Also on the programme, Dr Susan Hopkins, chief medical adviser at the UK Health Security Agency, said: "The first look at it shows it has a variety of different mutations, it's got 30 different mutations that seem relevant, that's double what we had in Delta.
"And if you look at those mutations as mutations that increase infectivity, mutations that evades the immune response, both from vaccines and natural immunity, mutations that cause increased transmissibility, it's a highly complex mutation, there's new ones we haven't seen before, so we don't know how they're going to interact in common.
"So all of this makes it a pretty complex, challenging variant and I think we will need to learn a lot more about it before we can say for definite it's definitely the most complex variant before."
She added: "It is the most worrying we've seen."

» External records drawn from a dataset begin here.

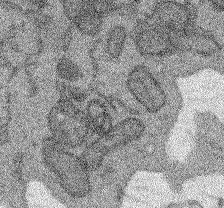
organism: Human
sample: HeLa cells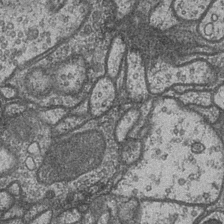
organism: Drosophila
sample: Optic medulla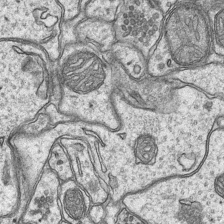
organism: Mouse
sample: CA1 Hippocampus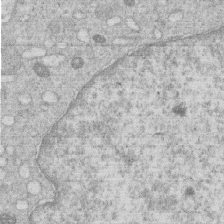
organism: Human
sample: Macrophage cells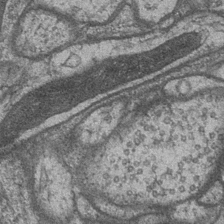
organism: Drosophila
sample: Optic medulla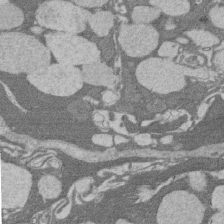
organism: Rat
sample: Salivary granule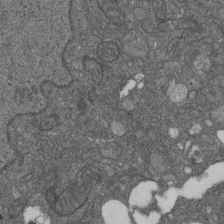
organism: Drosophila
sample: Nephrocyte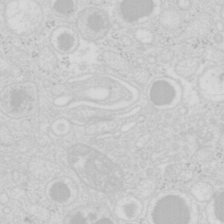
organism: Mouse
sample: Pancreas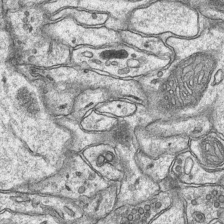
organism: Mouse
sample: CA1 Hippocampus

Whilst both scientists raised the alarm over the variant, they disagreed on what conclusions they could draw already from it, highlighting the need for more data and research on it.
This comes amid warnings from government advisers that a new lockdown is possible.

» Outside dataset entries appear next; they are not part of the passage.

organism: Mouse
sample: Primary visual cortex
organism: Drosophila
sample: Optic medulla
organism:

Professor Adam Finn, a member of the Joint Committee on Vaccination and Immunisation (JCVI), has said that Britain "needs to be ready" for the possibility of new restrictions in light of the new variant.
He told ITV's Good Morning Britain: “On the one hand, I don’t want to induce unnecessary anxiety in people, but on the other hand, I think we all need to be ready for the possibility of a change in the restrictions."
“We now need to wait and see just what kind of threat this new variant may pose. If we’re lucky, it won’t be a serious one, but it could be very serious.”
The new variant has 30 different mutations, double the number the Delta variant had
AFP via Getty Images)
Prof Finn said sequencing is being carried out around the UK to determine if any cases have already been imported.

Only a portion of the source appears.